In fact, I feel there is not much left of the person I was when I headed out to Africa.  That version of me is gone.  I feel like a fragile shell of my original self and God has hollowed out my insides to transform and change me.  This is a very painful process and it is NOT where I want to be.

Or is it?

In Isaiah 64:8, it states, “Yet you, Lord, are our Father.
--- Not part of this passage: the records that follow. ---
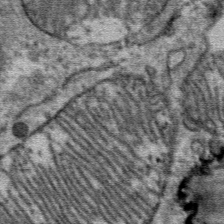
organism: Mouse
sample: Mouse Salivary gland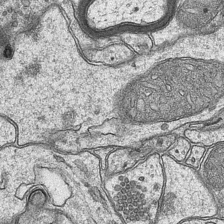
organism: Mouse
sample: CA1 Hippocampus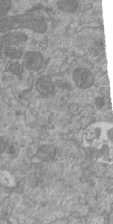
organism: Mouse
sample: ED-1 cell nuclei; centrioles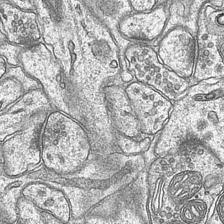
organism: Mouse
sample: CA1 Hippocampus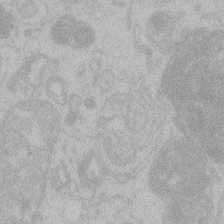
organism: Zebrafish
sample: Macrophage infected with Toxoplasma gondii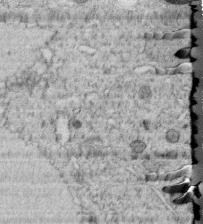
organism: C. elegans
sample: C. elegans embryo early stage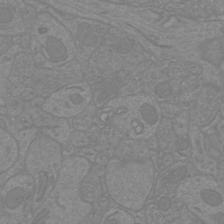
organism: Mouse
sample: Cortical neurons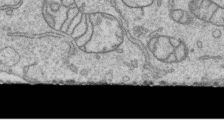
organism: Human
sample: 1205lu cells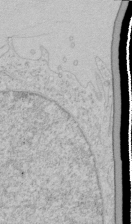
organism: Human
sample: Mitochondria in HCT116 cells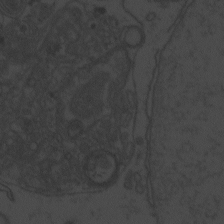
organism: Zebrafish
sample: Macrophage infected with Toxoplasma gondii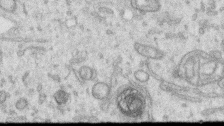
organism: Human
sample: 1205lu cells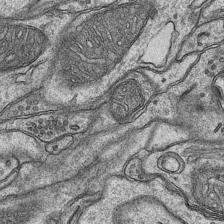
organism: Mouse
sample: CA1 Hippocampus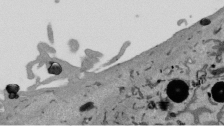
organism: Mouse
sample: ED-1 cell nuclei; centrioles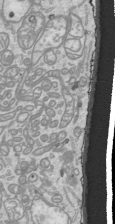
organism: Human
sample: Mitochondria in HCT116 cells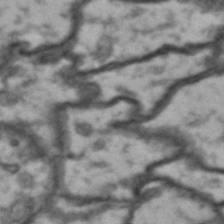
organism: Drosophila
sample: Brain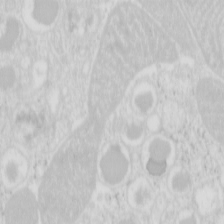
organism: Mouse
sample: Pancreas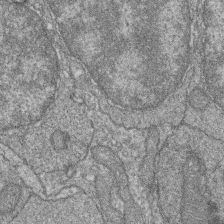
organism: Zebrafish
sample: Cilia; retinal pigment epithelium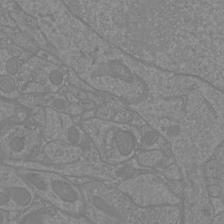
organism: Mouse
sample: Cortical neurons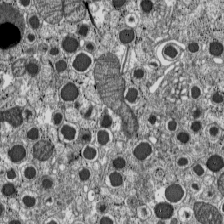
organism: C57BL Mouse
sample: Pancreatic islet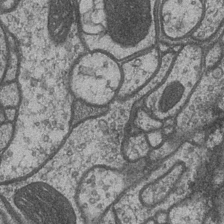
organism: Drosophila
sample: Optic medulla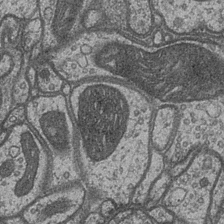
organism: Drosophila
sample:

We are the clay, you are the potter; we are all the work of your hand.”  I believe that if we choose to follow God, we must be willing to be like clay in His hands to be worked and molded in His way and time.  This is the price I have chosen to pay.  The price of saying yes to His calling to speak out for my sisters suffering from fistula.  The price of saying yes to the journey to Angola to meet these sisters.  My heart, which felt so intact, now feels broken.  God’s peace, which felt so close at hand, now feels elusive…like grabbing at a statue made of sand or Jell-O.  My corner of the world, which once felt so right, now feels as if I am wearing an outfit made for someone else.  It’s not that God is not with me.  He never leaves.  However, I am in the process of being changed anew.  It hurts deep down in the soul of who I am, but I know peace, God’s perfect peace, is there for the taking, a gift from Him.  He is near.  His time.  His way.  His plan.  I am His clay.

However, the price I am currently paying, even though great in my view, is so very small in comparison to the price these sisters of mine have paid, are currently paying and will pay in the days to come.  May this fragile shell of who I was become once again a mighty Ezer warrior for Him, as God equips me with bolder words, greater courage, and bigger vision as I speak out for my sisters.

At this time, God has not called me to live overseas, but He has called me to continue to be one of the many voices attempting to bridge the gap between the material “haves” and material “have nots”.  To encourage those who have to give their lives for those who do not.  Life for me has changed.  May I live it for Him.  May I continue to say yes, no matter the price or pain.  Will you join me?